Il est donc à noter que les coûts d’une forte croissance démographique, dans les pays en développement, sont nettement au-delà de ses avantages potentiels. Il est évident que pour réduire le rapport de dépendance, il est indispensable que cette population croit à un rythme proportionnel aux capacités d’offre de services dans les domaines de l’éducation, de la santé ou de la formation professionnelle.

Le difficile rajeunissement de la population

Depuis la fin des années 1980, il a été remarqué dans les pays développés un effet inverse au mouvement observé précédemment. En effet, une fois la transition démographique atteint, les pays développés peinent à maintenir ou à accroître le niveau de stock de leur capital humain. Qu’est-ce qui explique ce fait ? Cette question en apparence liée aux conditions du marché du travail a plutôt un lien direct avec la taille de la population. En effet, les efforts liés à la transition démographique ont un effet pervers sur la population. La thèse souvent soutenue est que grâce au développement d’un pays, l’amélioration des conditions de vie et l’urbanisation peuvent changer les attitudes et les coutumes ancestrales. L’argument défendu dans cette thèse traduit la logique que le taux de fertilité est plus ou moins proportionnel au degré d’urbanisation atteint par le pays.

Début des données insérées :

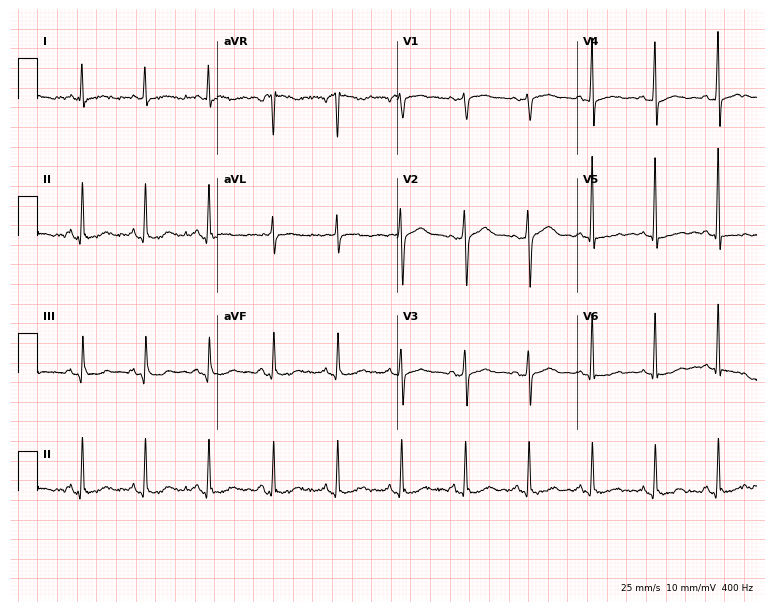
Standard 12-lead ECG recorded from a 67-year-old woman. None of these six findings is recorded: first-degree AV block, right bundle branch block (RBBB), left bundle branch block (LBBB), sinus bradycardia, atrial fibrillation (AF), sinus tachycardia.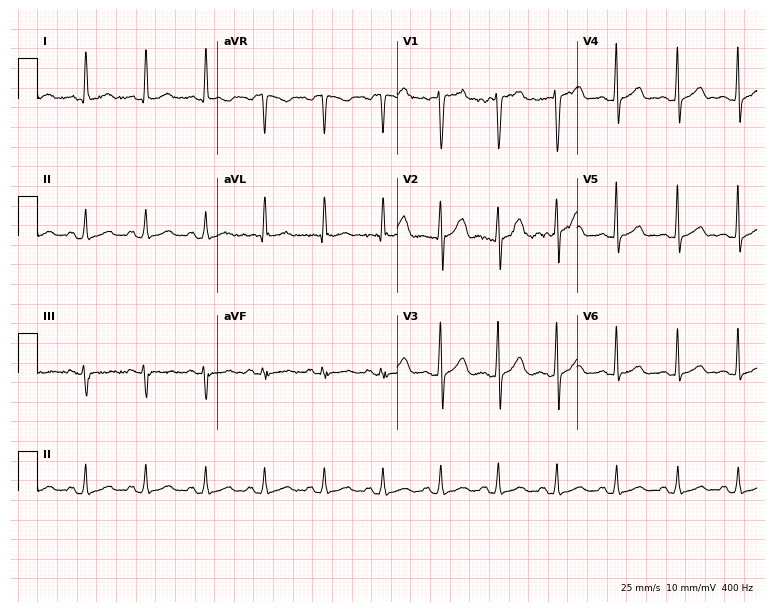
Electrocardiogram, a woman, 36 years old. Of the six screened findings (first-degree AV block, right bundle branch block (RBBB), left bundle branch block (LBBB), sinus bradycardia, atrial fibrillation (AF), sinus tachycardia), none is recorded.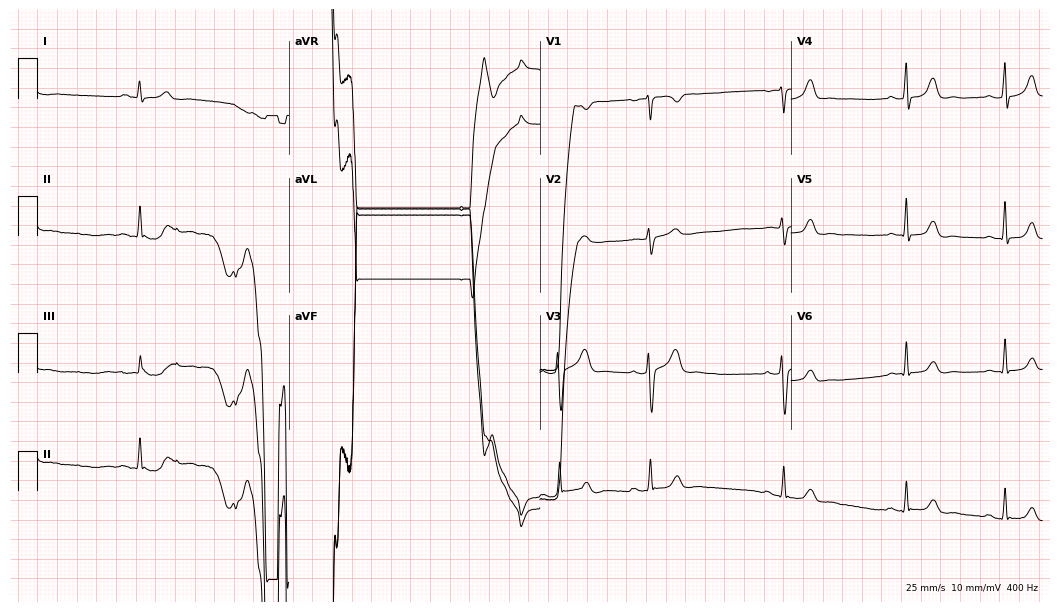
ECG (10.2-second recording at 400 Hz) — a 23-year-old woman. Screened for six findings — first-degree AV block, right bundle branch block, left bundle branch block, sinus bradycardia, atrial fibrillation, sinus tachycardia — none is recorded.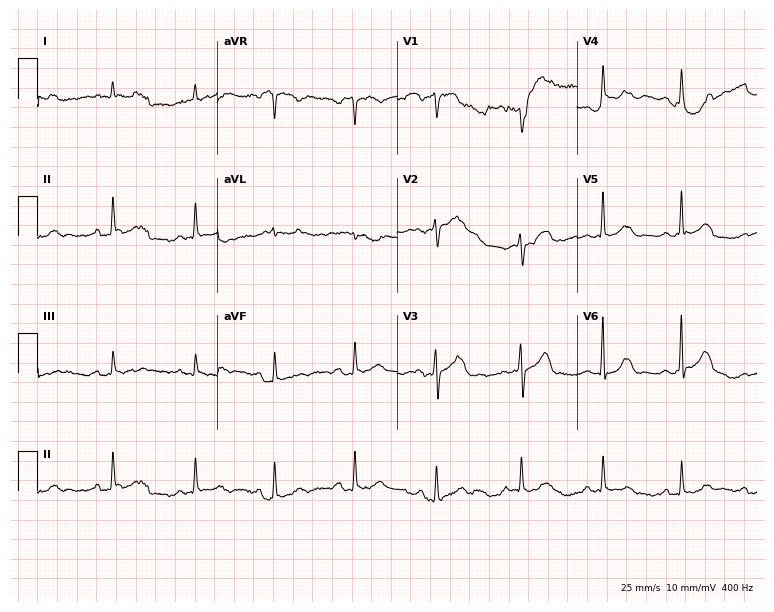
12-lead ECG from a 67-year-old female patient. Screened for six findings — first-degree AV block, right bundle branch block, left bundle branch block, sinus bradycardia, atrial fibrillation, sinus tachycardia — none is recorded.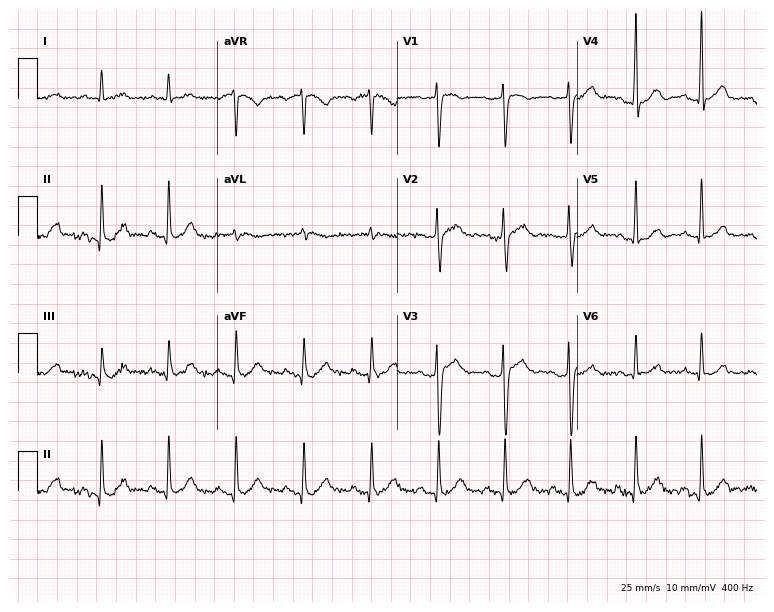
Standard 12-lead ECG recorded from a man, 47 years old. Read as a normal ECG.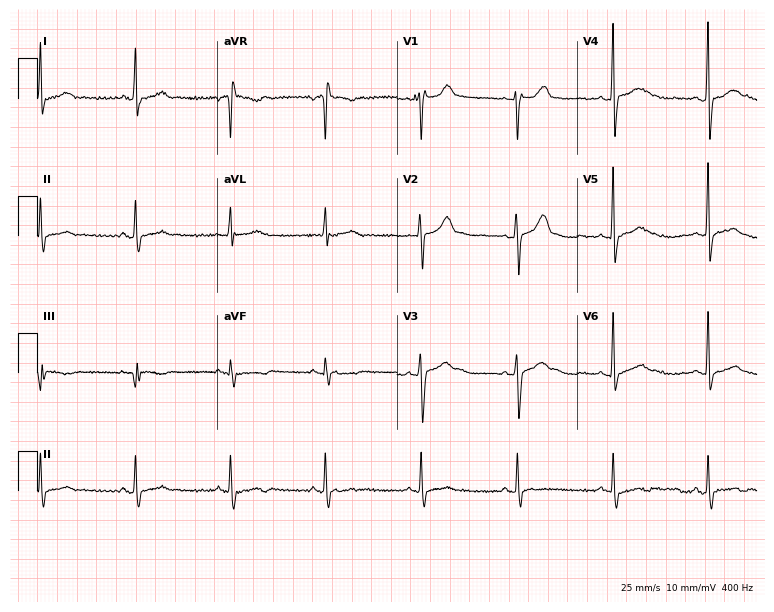
Electrocardiogram (7.3-second recording at 400 Hz), a woman, 22 years old. Of the six screened findings (first-degree AV block, right bundle branch block, left bundle branch block, sinus bradycardia, atrial fibrillation, sinus tachycardia), none is recorded.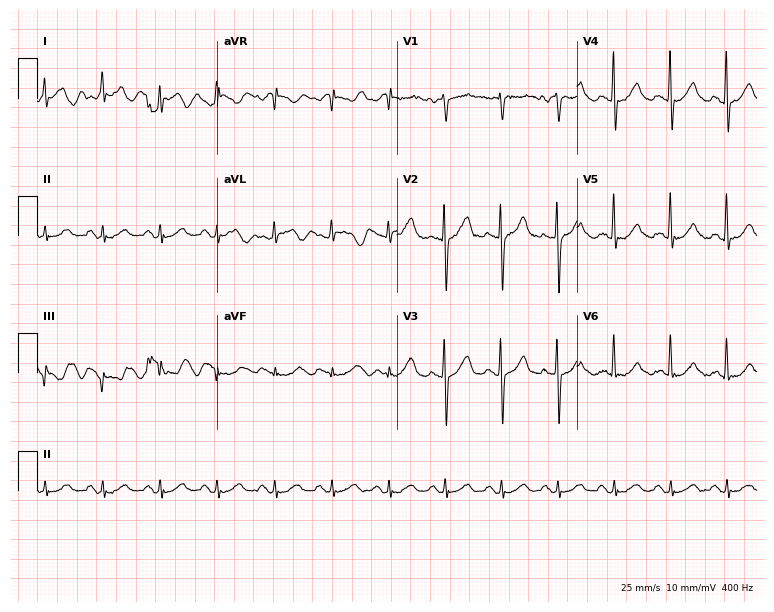
Standard 12-lead ECG recorded from a 55-year-old man (7.3-second recording at 400 Hz). None of these six findings is recorded: first-degree AV block, right bundle branch block, left bundle branch block, sinus bradycardia, atrial fibrillation, sinus tachycardia. Other findings, if any, are not listed.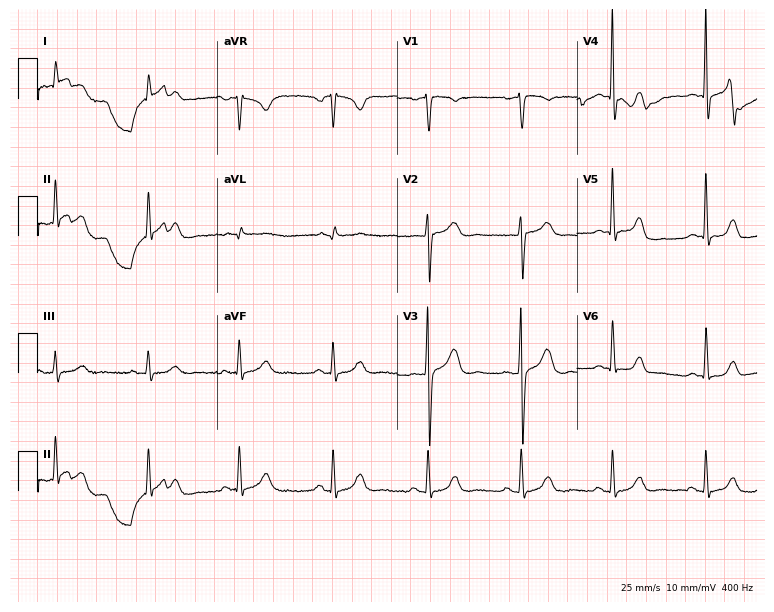
ECG — a female patient, 63 years old. Labelled as a normal ECG.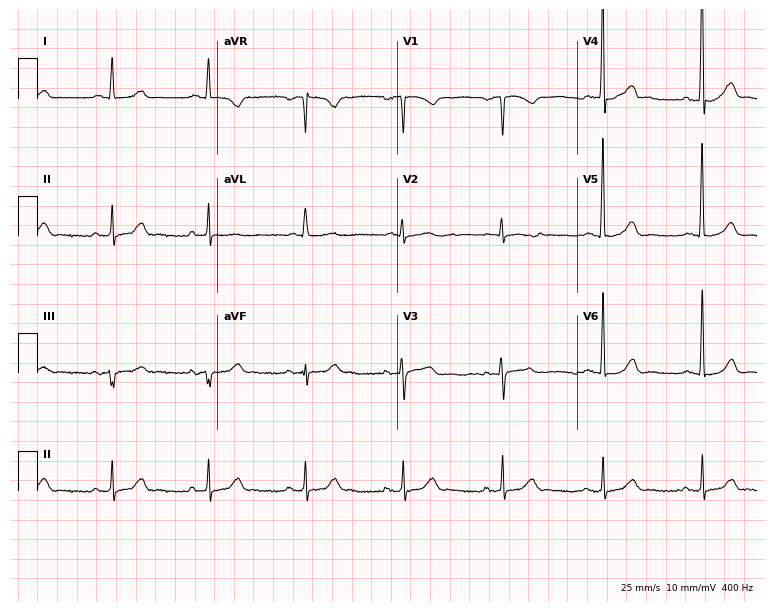
Electrocardiogram, a 74-year-old male. Of the six screened findings (first-degree AV block, right bundle branch block, left bundle branch block, sinus bradycardia, atrial fibrillation, sinus tachycardia), none is recorded.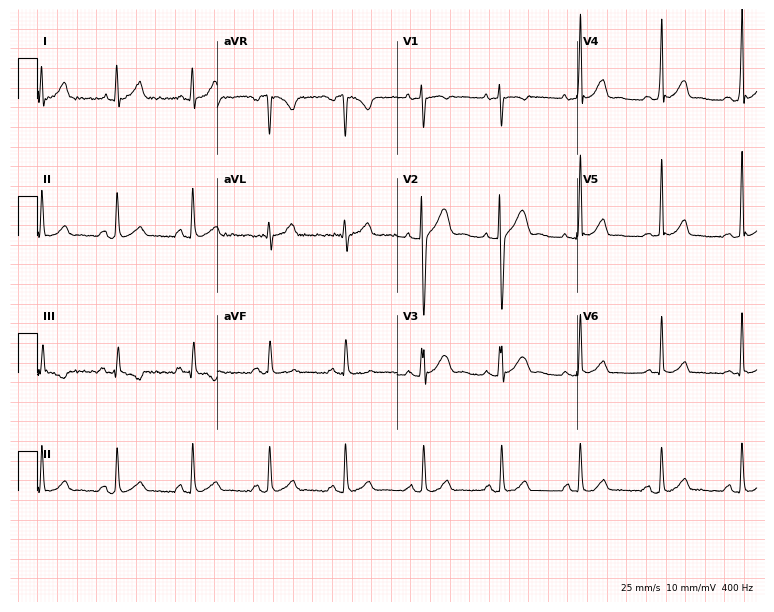
Resting 12-lead electrocardiogram. Patient: a 33-year-old male. Read as a normal ECG.

Une meilleure urbanisation entraînerait plus d’opportunités d’emploi, donc un meilleur revenu, une meilleure éducation, notamment pour les femmes, ce qui réduirait le taux de fertilité, et par conséquent la croissance démographique.

Même s’il est difficile de généraliser dans la pratique l’évidence selon laquelle il y aurait un impact négatif de développement ou de l’amélioration des conditions de vie sur la croissance démographique, il faut reconnaitre que plusieurs études ont abouti à cette conclusion. Celle menée par l’Instituait National français de statistique a par exemple mis en évidence que suite à la transition démographique qui a réduit les naissances et les décès, l’âge moyen des actifs a évolué décennie après décennie pour aboutir à une situation où les actifs seraient minoritaires par rapport aux retraités. Déjà soulignée à plusieurs reprises dans le cadre du financement des retraites, cette dégradation du ratio de dépendance risque de se traduire par des pénuries de main d’œuvre pour certaines professions, dans les services aux particuliers par exemple. 

Pour remédier à cette situation, les pays comme le Canada ou les Etats-Unis ont adopté des politiques favorables à l’immigration. Dans les autres pays de l’OCDE, cette politique dénommée « immigration choisie » se heurte aux sensibilités politiques où le terme « identité » est un obstacle à l’accueil d’une main d’œuvre jeune et qualifiée. Pour anticiper cette situation, le gouvernement chinois a décidé au cours de l’année dernière de lever les sanctions relatives au nombre d’enfants par couple.

En guise de conclusion, il est important de noter que le sens de la causalité entre population et développement obéit plus à des facteurs humains qu’aux politiques économiques. Le facteur humain doit être le paramètre le plus important à considérer dans la construction de tout modèle économique fiable car la propension à la natalité n’obéit qu’aux seules aspirations des Hommes.